Department of Pathobiology, School of Veterinary Medicine, University of Pennsylvania, 380 S University Ave, Philadelphia, PA 19104, United States.
J Neuroimmunol. 2010 May;222(1-2):19-28. doi: 10.1016/j.jneuroim.2009.12.009. Epub 2010 Feb 13.

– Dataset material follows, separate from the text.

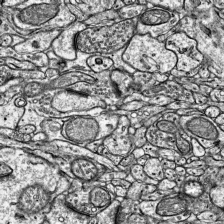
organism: Mouse
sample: Visual Cortex

In this study, the role of NF-kappaB1 was examined during toxoplasmosis. While wildtype BALB/c mice generated protective responses, NF-kappaB1(-/-) mice developed Toxoplasmic encephalitis, characterized by increased parasite burden and necrosis in the brain. Susceptibility was primarily associated with a local decrease in the number of CD8(+) T cells and IFN-gamma production, while accessory cell function appeared intact in NF-kappaB1(-/-) mice. Consistent with these findings, T cell transfer studies revealed that NF-kappaB1(-/-) T cells provided SCID mice less protection than wildtype T cells. These results demonstrate an intrinsic role for NF-kappaB1 in T cell-mediated immunity to Toxoplasmagondii.
在这项研究中,研究了 NF-κB1 在弓形虫病中的作用。虽然野生型 BALB/c 小鼠产生了保护性反应,但 NF-κB1(-/-)小鼠发展为弓形虫脑炎,其特征是脑内寄生虫负荷增加和坏死。易感性主要与 CD8(+)T 细胞数量和 IFN-γ产生的局部减少有关,而辅助细胞功能在 NF-κB1(-/-)小鼠中似乎完整。与这些发现一致,T 细胞转移研究表明,NF-κB1(-/-)T 细胞比野生型 T 细胞为 SCID 小鼠提供的保护作用更小。这些结果表明 NF-κB1 在 T 细胞介导的弓形虫免疫中具有内在作用。